祖父は自分でこの危機を乗り切ってくれたのでした。
誰もが祖父の生命力の強さに驚いた出来事でした。
それは余命数日を宣告した医師本人もです。
 
それから、半年と半月。
穏やかにそして静かに眠るように祖父は逝ったそうです。
母たちは祖父の最期に間に合わなかったとのことでしたが、
グループホーム職員の方に看取っていただきました。
そしてたくさんたくさん、祖父のために泣いてくださったとのことでした。
 
9月に私が見た祖父の顔は、
苦しみのあまり、眉間に深いシワが出来ていました。
危篤を脱した後に訪れた時も、その深いシワは残っていて、
眠る祖父の顔に手を当てては「シワがなくなりますように」って母と眉間を撫でていました。
最期の祖父の顔には、そのシワが見られませんでした。
もちろん、全くというわけではありませんが、本当に穏やかな顔でした。
そして、大雨の中はじまった湯灌の日、祖父の棺が葬儀場へ運ばれる時には
それまでの雨が嘘のように晴れ渡り、キレイな夕焼けさえ見られるほどでした。
翌日の葬儀・告別式も、その時間だけ風も少なく、穏やかな天候で。
祖父は晴れ男だったのかもしれないね・・・なんて親族一同で話したのを覚えています。
穏やかで、礼儀正しくて、孫の私からしたら、お茶目で可愛いおじいちゃんでした。
大好きな、大好きなおじいちゃんでした。
 
私が祖父と最後に会ったのはお正月でした。
東京に戻る日、帰る前にグループホームに立ち寄った際、祖父はほぼ眠っていました。
起きていると、私や母の声に返事をしてくれることがあったので(言葉にはなっていませんでしたが)

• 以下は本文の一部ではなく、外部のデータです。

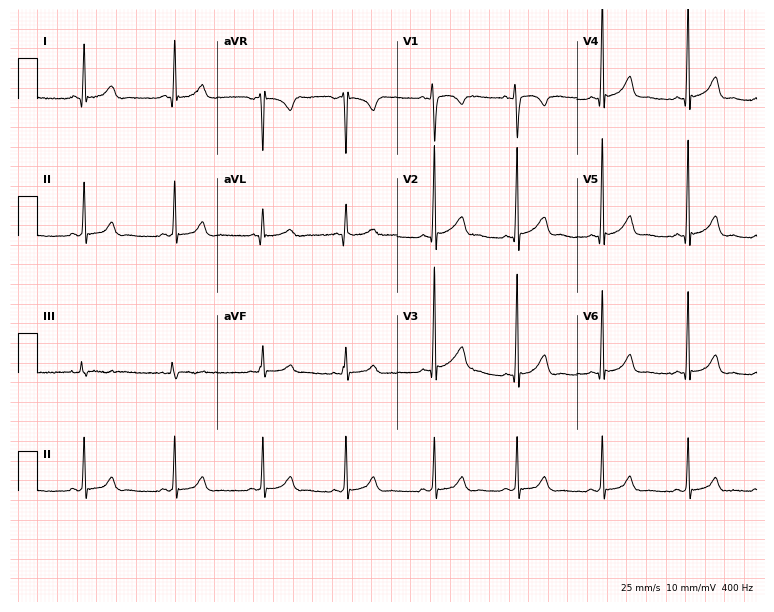
Standard 12-lead ECG recorded from a woman, 18 years old (7.3-second recording at 400 Hz). Read as a normal ECG.
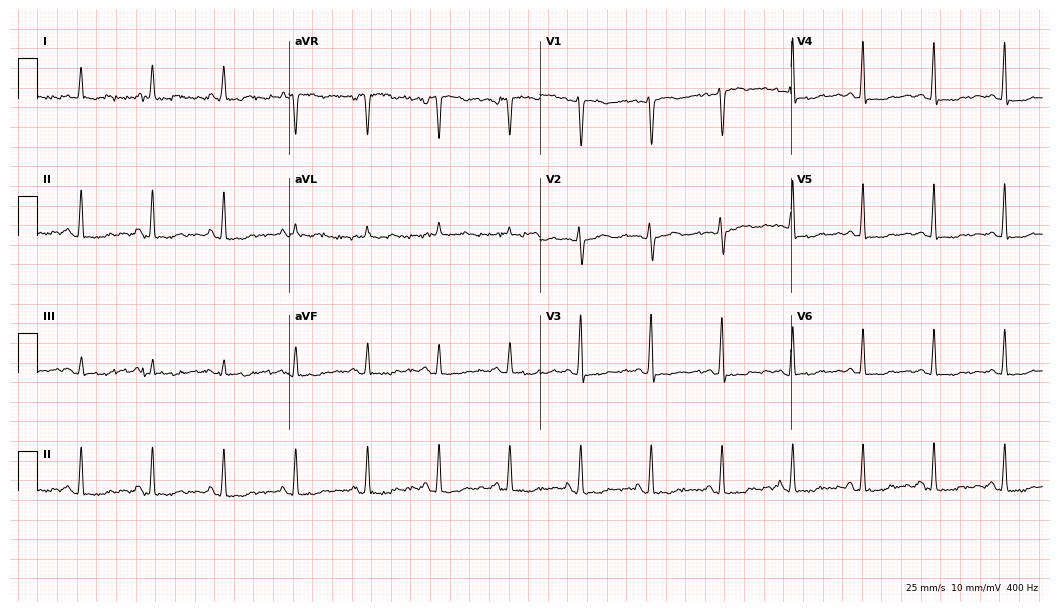
ECG — a 46-year-old man. Screened for six findings — first-degree AV block, right bundle branch block, left bundle branch block, sinus bradycardia, atrial fibrillation, sinus tachycardia — none is recorded. Only these six findings were labelled.
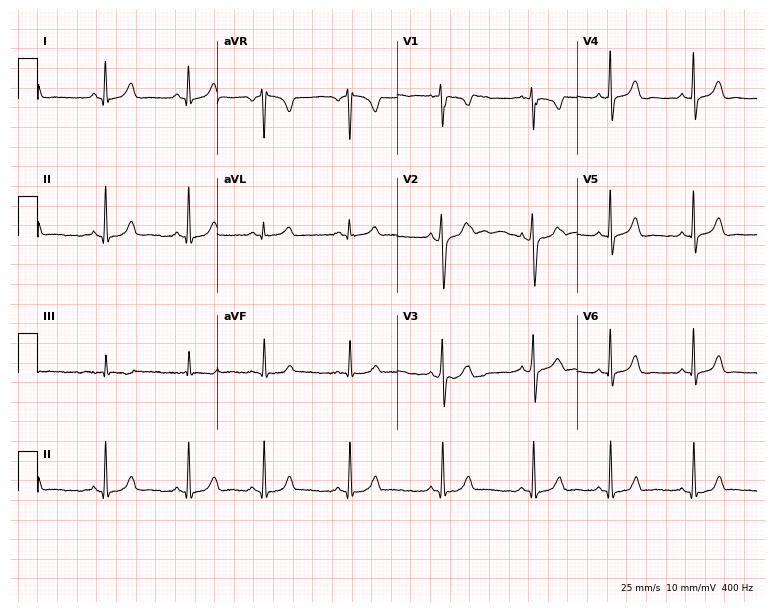
12-lead ECG from a female patient, 17 years old. Recorded interpretation: within normal limits.
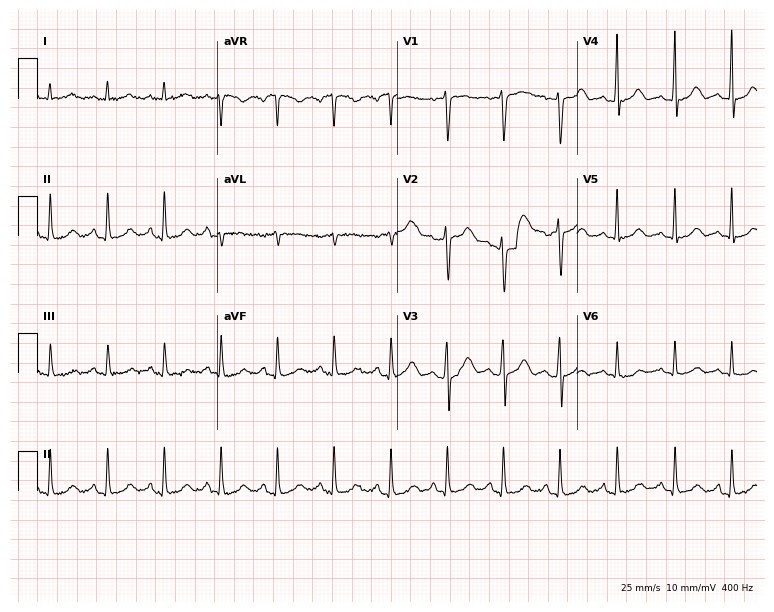
12-lead ECG from a 31-year-old male patient. Recorded interpretation: within normal limits.
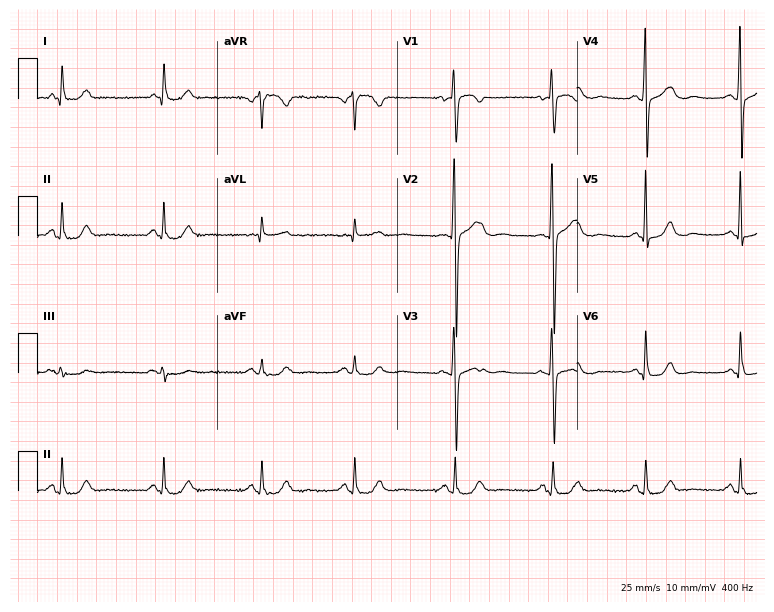
Resting 12-lead electrocardiogram (7.3-second recording at 400 Hz). Patient: a female, 77 years old. Read as a normal ECG.
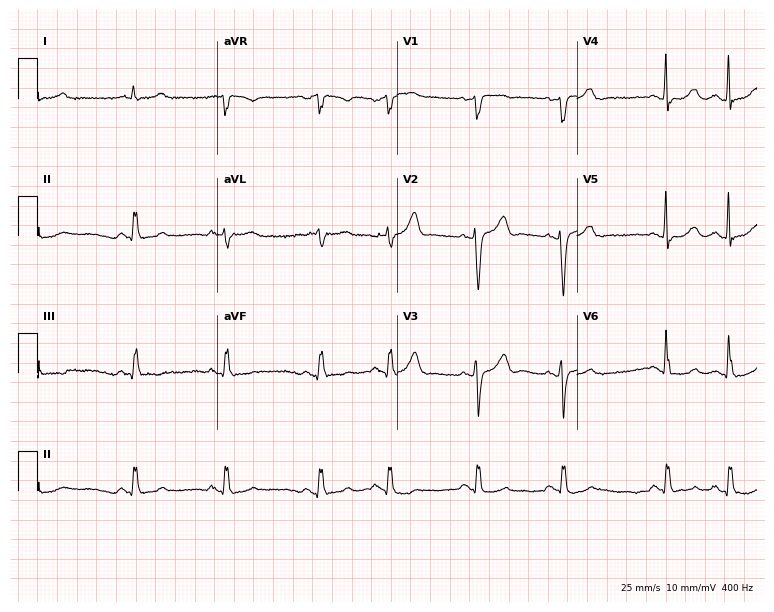
Standard 12-lead ECG recorded from a 79-year-old male. None of these six findings is recorded: first-degree AV block, right bundle branch block (RBBB), left bundle branch block (LBBB), sinus bradycardia, atrial fibrillation (AF), sinus tachycardia.

今日はそれが聞けないなぁ~なんて思っていたのですが、
お昼ご飯の時間になり、職員の方に車イスに乗せてもらって食堂へ移動したとき
グループホーム長の方が
「○○さん(祖父の名前)、△△ちゃん(私の名前)が来てくれて嬉しいね」
そう問いかけると
「はい」
ってすごくはっきりと祖父が答えたのです。
もちろん、私のことなんてもうわかりません。
この返事も条件反射の返事だってわかっています。
それでも私には本当に嬉しい出来事でした。
だからこそ、もっともっと長生きしてくれるものだと・・・。
 
これは、9月の連休に帰った時、私が撮影した祖父の手です。
イメージ 1
私が覚えている祖父の手は、
いつもむくんでいて、痛い痛いとよく言っていました。
その手もやせ細り、小さな小さな手になってしまったけど、
私の指を握りしめる強さは、92歳の力とは思えないほどでした。
 
85歳ぐらいまで独り暮らしをしていた祖父。
16年前に祖母が他界し、独りで寂しかったと思います。
それでも、毎日、祖母の仏壇にご飯を供え、祖母が好きだったお菓子やお花を
いつも大量に買ってきては「ばーさんが好きだったから」と沢山飾っていた愛妻家の祖父。
私が学生のころ、友達と市街地で遊んだ後、祖父母の家に歩いて行くと連絡すると
心配だからと駅まで迎えに来てくれた祖父。
近くのチェーン店のお寿司屋さんに行っては、お寿司を買って待っていてくれた祖父。
 
今夜、実家から東京に戻り、一人の部屋に入った途端
どうしようもない寂しさと悲しみがこみ上げています。
いまだに一度も泣いていない母の方が辛いだろうし、悲しいのに
そんな母を私が支えないといけないのに、
葬儀後、めまいを起こしてしまったのは私でした。
母に余計な心配をかけて、私はまだまだダメだなって実感しました。
たぶん、祖父も心配で、気がかりで嘆いているんじゃないかな・・・。
本当に情けない限りです。
 
でも、これまで頑張ってくれた祖父には本当に感謝の気持ちでいっぱいです。
おじいちゃん、ありがとう。
おじいちゃんの孫で私は本当に幸せでした。
おじいちゃんも、幸せだったのかな・・・。幸せだったら嬉しいな。